Object #2 is a 738 × 925 pixel digital zoom of a 200-micrometer-sized pigment fragment physically extracted from Edgar Degas’ painting Dancers Practising in the Foyer by researchers at the Getty Conservation Institute in Los Angeles.
Object #2 references an essay, also part of the Wrong Biennale, titled Degas’ Obsession, Derrida, and the Artificiality of Art.
The dimensions of 738 × 925 pixels are not arbitrary; they precisely mirror the dimensions in centimeters of the original painting (73.8 × 92.5 cm), which is currently exhibited at Glyptoteket in Copenhagen, Denmark, as part of the exhibition ‘Degas’ Obsession’.

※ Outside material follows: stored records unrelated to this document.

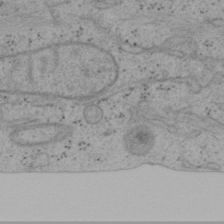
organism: Human
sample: HeLa cells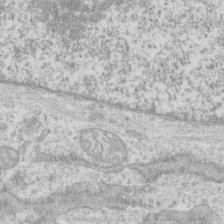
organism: Human
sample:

This mapping of digital resolution onto physical size constitutes an attempt to reimagine what an image is, and how reality is produced, compressed and enlarged, digitally and algorithmically, rather than merely represented.
Where Object #1, a glass plate simulation of the physical fragment extracted from the painting, isolates a microscopic pigment grain, Object #2 extrapolates that fragment into an image field, scaled to suggest a full painting, yet derived from a minute detail.
In a sense, Object #2 performs the original painting, not unlike how machine learning generates outputs from statistical inferences.